The bacterial strains constructed by Gohrbandt and colleagues in their landmark study will be a useful resource for many further experiments aiming at deciphering the role of membrane fluidity, lipid diversity, and phase separation. Membrane and lipid research still has many unanswered questions, yet insights into cellular self‐organization are essential for the eventual construction of synthetic cells (Fig 1). Furthermore, the membrane offers an ideal target for antimicrobial substances and precise knowledge about the physicochemical characteristics of bacterial membranes is therefore a prerequisite to understanding the mode of action of novel membrane‐targeting antibiotics (Müller et al, 2016).

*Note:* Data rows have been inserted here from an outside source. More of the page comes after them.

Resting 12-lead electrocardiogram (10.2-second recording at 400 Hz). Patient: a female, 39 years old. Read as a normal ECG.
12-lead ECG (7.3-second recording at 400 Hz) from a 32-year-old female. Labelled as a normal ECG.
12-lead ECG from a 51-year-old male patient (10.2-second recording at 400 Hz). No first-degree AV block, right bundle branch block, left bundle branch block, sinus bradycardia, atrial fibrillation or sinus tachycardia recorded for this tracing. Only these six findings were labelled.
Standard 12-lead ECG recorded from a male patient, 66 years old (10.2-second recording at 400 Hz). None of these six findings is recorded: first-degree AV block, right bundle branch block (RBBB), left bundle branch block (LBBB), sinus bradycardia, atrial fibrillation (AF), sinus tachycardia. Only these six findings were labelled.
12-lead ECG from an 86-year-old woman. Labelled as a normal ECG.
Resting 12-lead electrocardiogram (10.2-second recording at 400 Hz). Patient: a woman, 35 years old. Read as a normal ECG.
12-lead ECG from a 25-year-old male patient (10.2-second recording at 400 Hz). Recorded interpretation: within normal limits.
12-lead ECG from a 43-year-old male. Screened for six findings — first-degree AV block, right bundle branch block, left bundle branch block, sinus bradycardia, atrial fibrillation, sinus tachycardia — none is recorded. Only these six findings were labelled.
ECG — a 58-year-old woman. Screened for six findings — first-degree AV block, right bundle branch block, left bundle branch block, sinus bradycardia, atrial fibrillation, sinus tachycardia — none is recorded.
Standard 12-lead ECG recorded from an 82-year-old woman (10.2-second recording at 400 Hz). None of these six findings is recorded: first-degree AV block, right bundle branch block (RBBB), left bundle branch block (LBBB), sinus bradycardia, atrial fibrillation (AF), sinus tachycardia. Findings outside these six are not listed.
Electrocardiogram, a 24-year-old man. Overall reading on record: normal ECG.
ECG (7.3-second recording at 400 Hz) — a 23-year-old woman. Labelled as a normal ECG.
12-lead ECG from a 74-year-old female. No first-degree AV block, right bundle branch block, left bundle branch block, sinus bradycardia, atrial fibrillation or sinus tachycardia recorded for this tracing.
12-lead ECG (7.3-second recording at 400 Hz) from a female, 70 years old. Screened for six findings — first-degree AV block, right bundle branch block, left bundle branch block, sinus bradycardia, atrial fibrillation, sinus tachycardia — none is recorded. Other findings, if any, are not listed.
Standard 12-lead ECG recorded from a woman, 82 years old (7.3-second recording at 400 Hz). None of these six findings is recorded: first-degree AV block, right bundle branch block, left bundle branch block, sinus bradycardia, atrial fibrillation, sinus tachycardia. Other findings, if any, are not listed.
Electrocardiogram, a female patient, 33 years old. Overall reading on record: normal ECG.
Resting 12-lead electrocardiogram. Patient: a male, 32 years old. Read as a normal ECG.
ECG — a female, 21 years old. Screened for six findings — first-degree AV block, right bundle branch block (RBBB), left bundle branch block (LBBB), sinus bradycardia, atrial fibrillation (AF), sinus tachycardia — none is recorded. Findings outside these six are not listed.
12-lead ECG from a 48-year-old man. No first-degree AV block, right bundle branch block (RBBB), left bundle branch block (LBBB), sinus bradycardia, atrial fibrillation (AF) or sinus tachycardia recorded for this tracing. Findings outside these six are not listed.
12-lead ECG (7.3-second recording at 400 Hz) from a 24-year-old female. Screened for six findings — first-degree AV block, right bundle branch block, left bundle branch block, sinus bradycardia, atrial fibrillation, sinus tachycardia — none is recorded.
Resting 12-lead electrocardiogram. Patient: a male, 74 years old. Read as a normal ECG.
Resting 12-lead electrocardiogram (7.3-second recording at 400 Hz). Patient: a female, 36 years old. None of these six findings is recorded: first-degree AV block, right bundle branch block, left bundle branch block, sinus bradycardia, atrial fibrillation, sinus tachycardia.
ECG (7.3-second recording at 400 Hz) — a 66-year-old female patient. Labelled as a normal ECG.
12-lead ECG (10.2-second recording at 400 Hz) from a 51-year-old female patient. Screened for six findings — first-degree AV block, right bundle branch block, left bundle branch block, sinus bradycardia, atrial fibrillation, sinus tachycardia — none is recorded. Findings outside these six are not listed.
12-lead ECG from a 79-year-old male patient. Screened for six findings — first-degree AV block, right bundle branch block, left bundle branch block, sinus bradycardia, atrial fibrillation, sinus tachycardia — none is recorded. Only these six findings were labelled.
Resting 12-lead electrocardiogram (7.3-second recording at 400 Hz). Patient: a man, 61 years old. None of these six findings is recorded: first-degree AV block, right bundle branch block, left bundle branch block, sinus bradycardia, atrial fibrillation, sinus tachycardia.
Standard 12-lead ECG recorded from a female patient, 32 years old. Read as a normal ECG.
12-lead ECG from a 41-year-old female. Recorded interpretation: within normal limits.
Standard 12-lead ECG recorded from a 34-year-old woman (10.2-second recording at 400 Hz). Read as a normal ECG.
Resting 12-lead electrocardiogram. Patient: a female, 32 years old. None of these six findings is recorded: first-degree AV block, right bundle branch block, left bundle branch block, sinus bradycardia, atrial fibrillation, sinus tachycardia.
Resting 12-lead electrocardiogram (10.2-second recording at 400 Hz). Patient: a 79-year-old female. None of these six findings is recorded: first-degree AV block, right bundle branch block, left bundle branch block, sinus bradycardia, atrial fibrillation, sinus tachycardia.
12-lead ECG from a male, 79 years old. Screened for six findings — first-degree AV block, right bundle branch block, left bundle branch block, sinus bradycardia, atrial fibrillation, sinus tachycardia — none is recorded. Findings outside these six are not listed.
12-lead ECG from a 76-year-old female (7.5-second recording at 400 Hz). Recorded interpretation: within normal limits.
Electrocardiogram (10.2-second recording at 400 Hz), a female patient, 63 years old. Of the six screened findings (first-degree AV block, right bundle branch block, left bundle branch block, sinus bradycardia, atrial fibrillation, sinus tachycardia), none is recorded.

Figure 1. Reduction of membrane fluidity triggers phase separation in vivo .

Figure 1

Membranes in bacteria are maintained in a fluid state. Lipid bilayers are mainly in liquid disordered phase (Ld, blue) and may phase separate into nanoscale, hopanoid containing liquid‐ordered phases (green, Lo). Reduction of fluidity by preventing acyl chain modification leads to massive phase separation into gel phase (So) phases that cover large parts of the plasma membrane. Gel phase formation pushes membrane proteins such as the ATP‐synthase complex into the small remaining fluid phases, thereby restricting their mobility (arrows). Membrane polarization (proton motive force, pmf) is dissipated under these conditions, but the semi‐permeability and integrity of the membrane remains functional. The process of phase separation is reversible when fluidity is restored. Thus, in vivo gel phase formation is not per se lethal.

The EMBO Journal (2022) 41: e110737.